- **Exercise instructions**
Pictures in the material below are to be left out, and only the lines from the line with "Flambahn_2004" up to and including the line with "天津地铁思源路站A出入口" are to be written out exactly.

- **Excerpted data**
====================
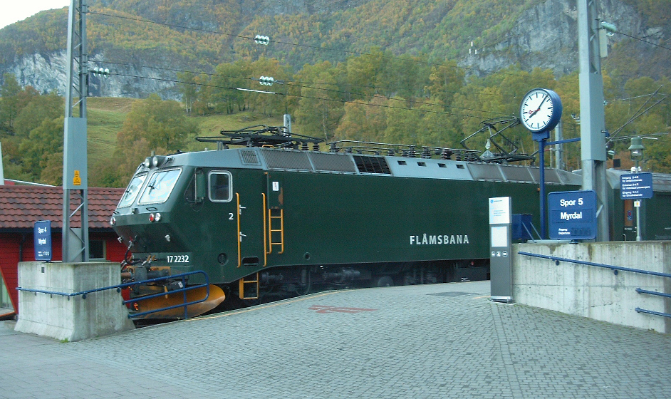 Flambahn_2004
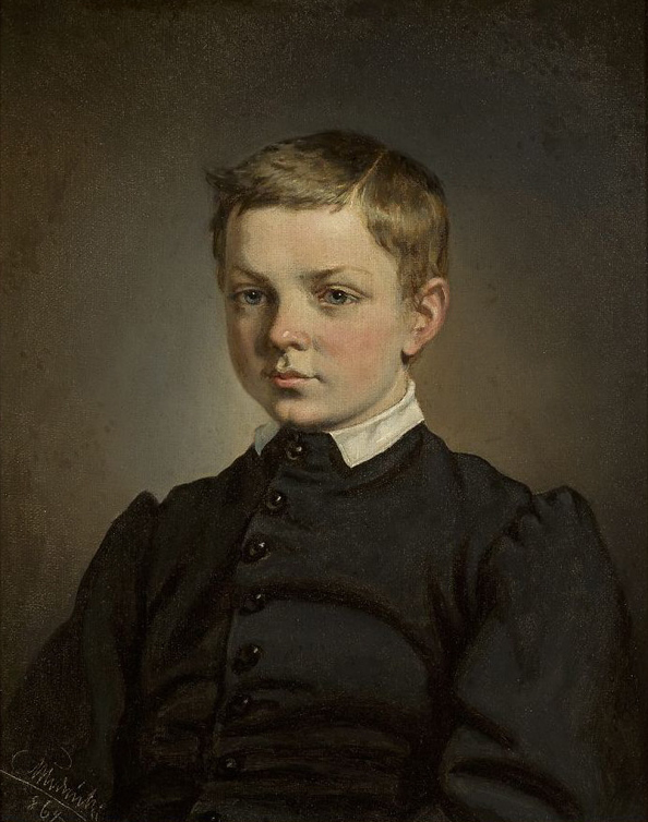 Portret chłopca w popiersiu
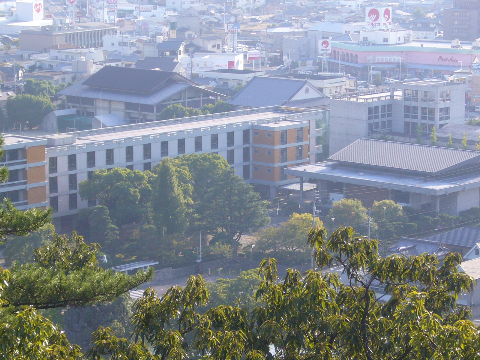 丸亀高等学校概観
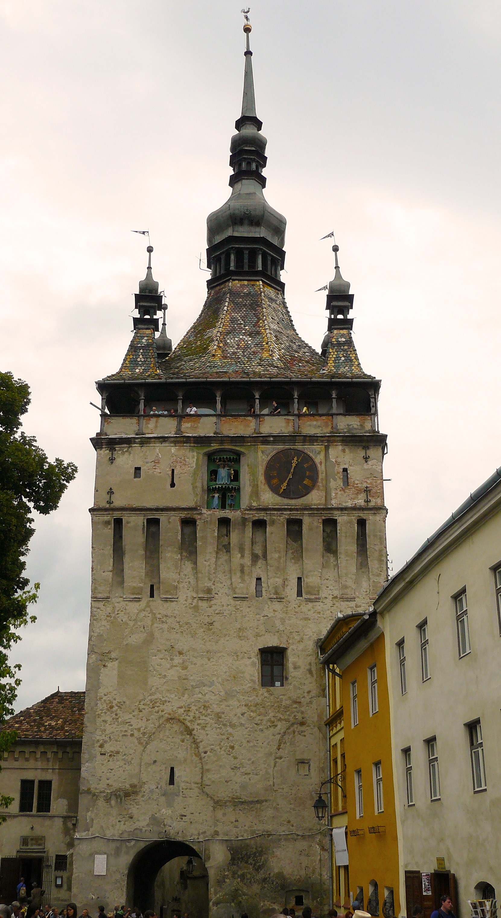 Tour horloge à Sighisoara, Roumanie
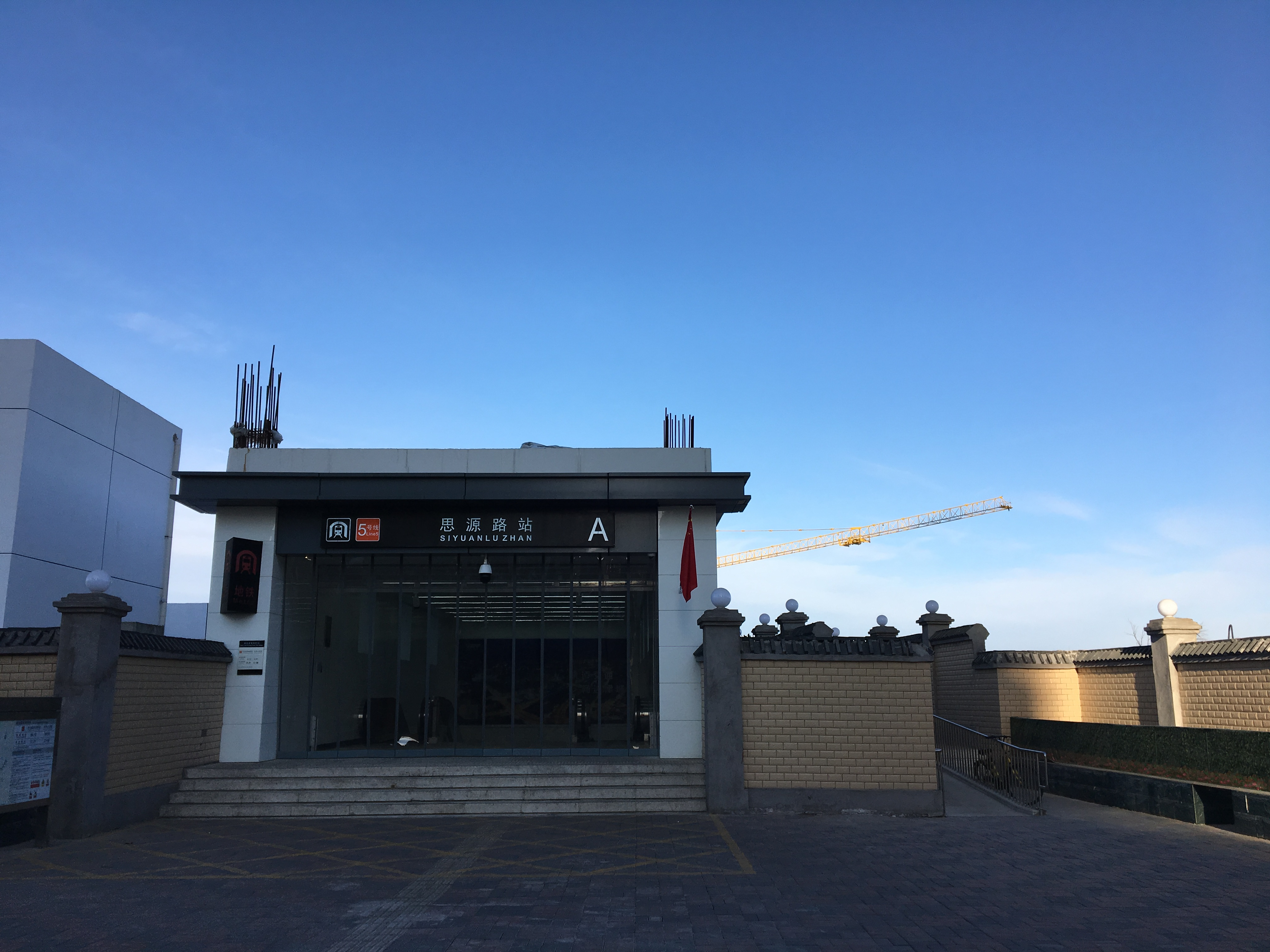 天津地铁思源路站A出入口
====================
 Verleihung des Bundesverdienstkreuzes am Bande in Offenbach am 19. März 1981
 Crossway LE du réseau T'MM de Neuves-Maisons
====================
- **Reply**
 Flambahn_2004
 Portret chłopca w popiersiu
 丸亀高等学校概観
 Tour horloge à Sighisoara, Roumanie
 天津地铁思源路站A出入口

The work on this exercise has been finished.